Why AI needs a command seat in cyber defence

Cybersecurity teams are facing a relentless asymmetry. Attackers automate, adapt and accelerate — while defenders remain stuck behind dashboards, scripts and manual recovery playbooks. As Artificial Intelligence (AI) becomes the defining element in the battle for cyber resilience, the advantage will go to organisations that empower defence systems to think, act and respond at machine speed.

Commvault’s latest innovation lands directly in that slipstream.
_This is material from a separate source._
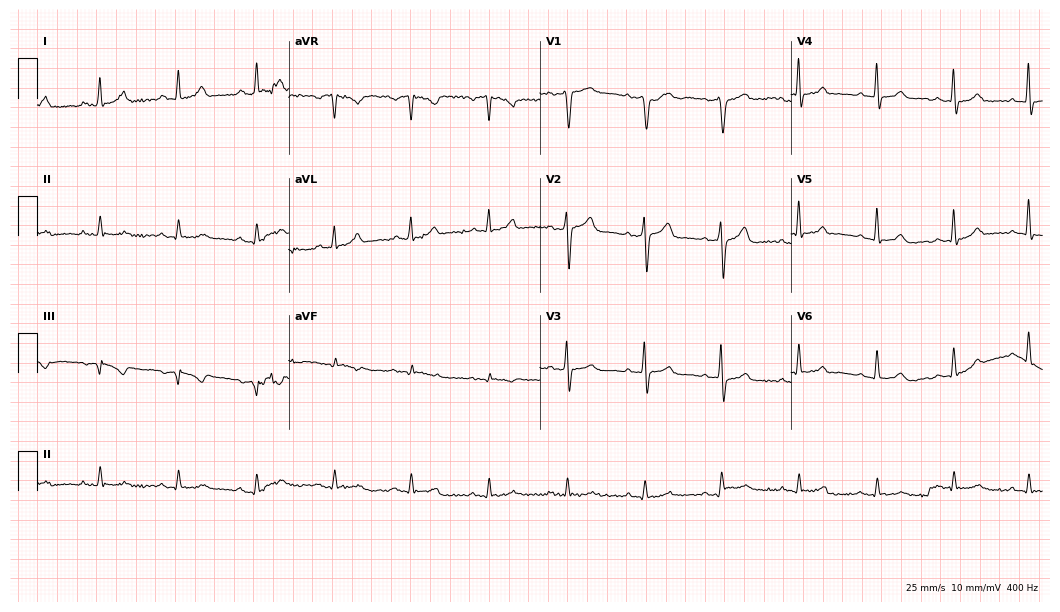
Electrocardiogram (10.2-second recording at 400 Hz), a male, 67 years old. Of the six screened findings (first-degree AV block, right bundle branch block (RBBB), left bundle branch block (LBBB), sinus bradycardia, atrial fibrillation (AF), sinus tachycardia), none is recorded.

This week, the company unveiled a new conversational AI interface that allows enterprise users to manage cyber resilience the same way they talk to ChatGPT Enterprise or Claude — literally through natural language instructions. Behind the scenes, Commvault’s Model Context Protocol (MCP) server acts as a secure bridge between those GenAI assistants and protected data environments, ensuring every action aligns with enterprise policies, identity controls and encrypted communications.

The premise is simple but strategically profound: instead of operators learning complex tools, the tools learn how to operate for them.

A short exchange — “Is my DocuSign instance backed up?” / “Would you like me to set that up?” — illustrates how quickly AI can reduce operational drag. Backup tasks, recovery checks, risk remediation and protection monitoring can now be initiated conversationally, freeing cyber teams from routine friction and enabling faster, more consistent defence workflows.

Crucially, this is not just chat for the sake of convenience. It is a controlled execution environment: authorised actions, full auditability, role-based access controls and strict data isolation from external models. The AI doesn’t train on enterprise data, and Commvault emphasises alignment with frameworks like NIST to maintain trust, traceability and compliance.

Industry observers agree the shift is more than cosmetic. IDC analyst Johnny Yu notes that visibility and accountability are foundational for the next evolution of AI in cyber — where autonomy becomes not just feasible but expected. Commvault’s strategy points directly toward that destination: “agentic resilience”, where AI acts proactively and pre-emptively on behalf of defenders.

If attackers are deploying automated reconnaissance, AI-generated malware and machine-speed lateral movement, then giving defenders a conversational cockpit for resilience isn’t a mere productivity upgrade — it’s a necessity.

The cybersecurity community has long warned that recovery is just as important as prevention. Now, AI may be the missing link between the two: a resilience layer that is simple to command, yet powerful enough to execute policy-aligned actions instantly across cloud, SaaS and hybrid workloads.

Commvault’s Conversational Resilience enters private early access in November, coinciding with the company’s SHIFT 2025 event. If successful, it may signal a new era — where cyber defence becomes less about clicking through complexity, and more about simply saying what needs to be protected, and letting the AI handle the rest.

Because in a threat landscape driven by automation, conversation may be the ultimate defensive weapon.